Acusação de Trump sobre interferência eleitoral põe em risco trégua entre EUA e China
Acusação de Trump ameaça trégua EUA-China

O ex-presidente dos Estados Unidos, Donald Trump, acusou a China de interferir nas eleições americanas de 2024, colocando em risco a frágil trégua comercial entre as duas maiores economias do mundo. A declaração foi feita durante um comício na Flórida, na noite de quarta-feira, e já gerou reações em Pequim e Washington.

Detalhes da acusação

Trump afirmou, sem apresentar evidências concretas, que o governo chinês estaria financiando campanhas de adversários políticos e utilizando bots em redes sociais para influenciar a opinião pública. "A China não quer que eu volte à Casa Branca. Eles estão fazendo de tudo para me prejudicar, mas não vão conseguir", disse o ex-presidente, que é o pré-candidato republicano mais cotado para 2024.

A acusação ocorre em um momento delicado das relações bilaterais. Desde o início de 2026, EUA e China vinham negociando uma redução de tarifas e a retomada de acordos comerciais, após anos de tensões durante o governo Biden. A chamada "trégua de Pequim" havia sido celebrada por analistas como um passo para estabilizar a economia global.

Banner largo do Pickt — app de listas de compras colaborativas para Telegram

Impacto imediato

Após as declarações de Trump, o índice Dow Jones caiu 1,2% no pregão de quinta-feira, enquanto o dólar se valorizou frente ao yuan.
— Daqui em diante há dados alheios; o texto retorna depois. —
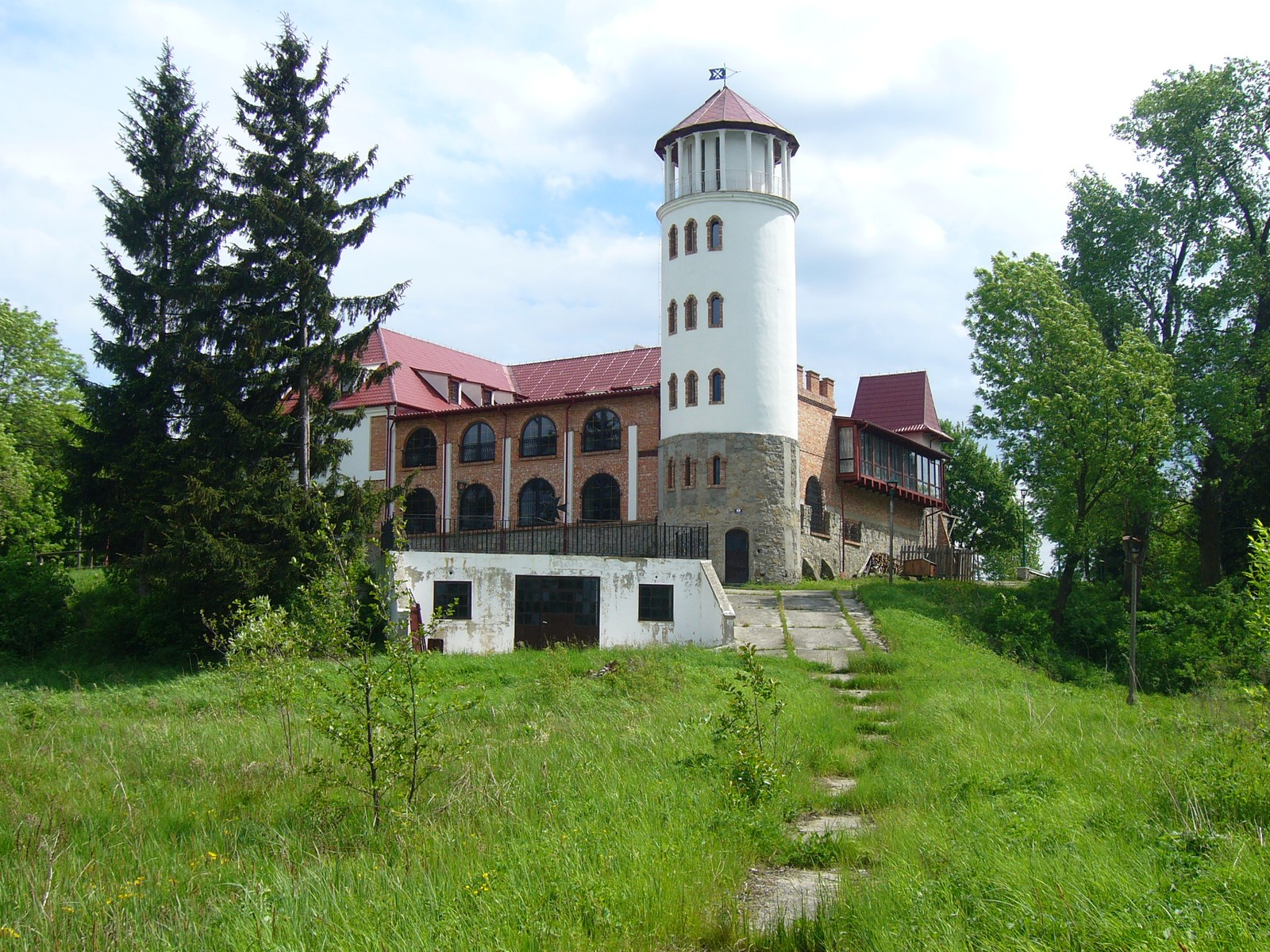 Zamek w Zaklikowie

O ministro das Relações Exteriores da China, Wang Yi, classificou as acusações como "infundadas e perigosas" e alertou que a China responderá com firmeza a qualquer tentativa de culpar o país por problemas internos dos EUA.

Segundo fontes do Departamento de Estado, o governo americano está preocupado com o possível colapso das negociações comerciais. Um diplomata, que falou sob condição de anonimato, afirmou: "Estávamos prestes a anunciar um acordo para reduzir tarifas sobre produtos agrícolas e tecnologia. Agora, tudo está em suspenso."

Contexto histórico

As relações entre EUA e China sempre foram marcadas por desconfiança, mas a trégua iniciada em janeiro de 2026 representava uma oportunidade de cooperação em áreas como mudanças climáticas e comércio. Especialistas apontam que a retórica de Trump pode ser uma estratégia para mobilizar sua base eleitoral, mas os riscos são altos. "Se as acusações levarem a sanções ou retaliações, o comércio global sofrerá um golpe severo", afirmou a economista Laura Chen, do Peterson Institute.
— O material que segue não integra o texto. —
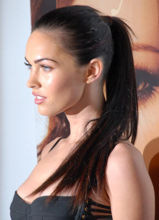 Megan Fox.

Dados do Escritório do Representante Comercial dos EUA mostram que o comércio bilateral atingiu US$ 690 bilhões em 2025, com um déficit de US$ 300 bilhões para os EUA. A trégua previa a redução gradual desse déficit, mas as novas tensões podem inviabilizar o plano.

Reações políticas

O Partido Democrata criticou Trump por colocar em risco os avanços diplomáticos. A porta-voz da Casa Branca, Karine Jean-Pierre, disse que "o governo está comprometido com a estabilidade e não comentará alegações infundadas". Já entre os republicanos, as declarações de Trump foram recebidas com entusiasmo. O senador Ted Cruz twittou: "Finalmente alguém com coragem para enfrentar a China."
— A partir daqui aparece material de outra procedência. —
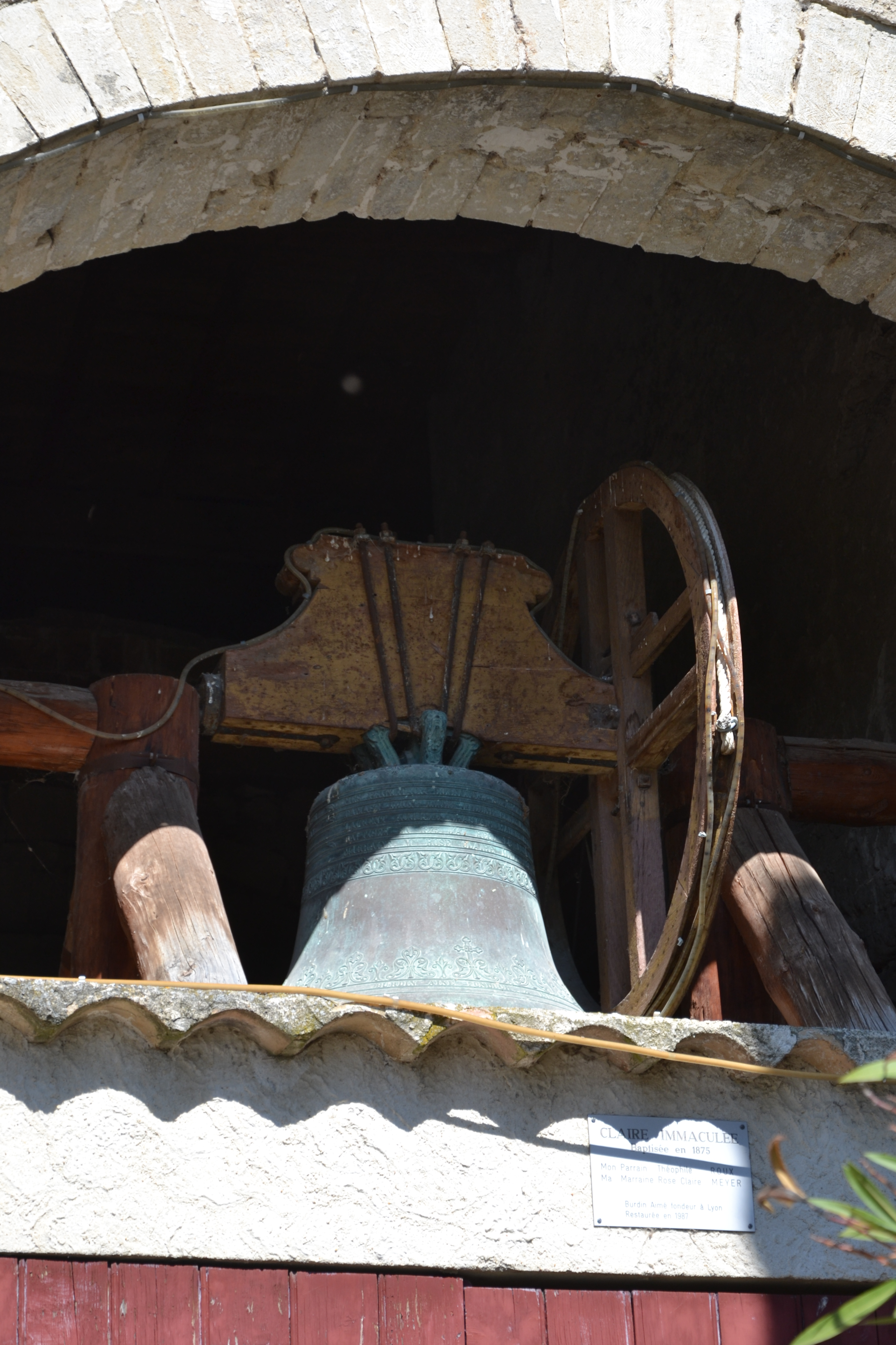 "Claire immaculée", cloche de l'église Saint-Blaise de Montbrison-sur-Lez, baptusée en 1875, du fondeur lyonnais Aimé Burdin

Na China, a mídia estatal acusou Trump de "chantagem política" e lembrou que Pequim já havia negado envolvimento nas eleições de 2020. O porta-voz do Ministério das Relações Exteriores, Zhao Lijian, afirmou: "A China não interfere em assuntos internos de outros países. Essas acusações são uma tentativa de desviar a atenção dos problemas domésticos americanos."

Próximos passos

Analistas preveem que a situação pode se agravar nas próximas semanas, com possíveis sanções unilaterais dos EUA ou retaliações chinesas. O secretário de Comércio americano, Gina Raimondo, convocou uma reunião de emergência com representantes de setores afetados, como agricultura e tecnologia. Enquanto isso, Trump prometeu divulgar "provas" em breve, mas não deu detalhes.

A trégua comercial, que parecia um raro ponto de luz nas relações bilaterais, agora pende por um fio. O mundo observa com apreensão, temendo um novo capítulo de guerra comercial entre as duas potências.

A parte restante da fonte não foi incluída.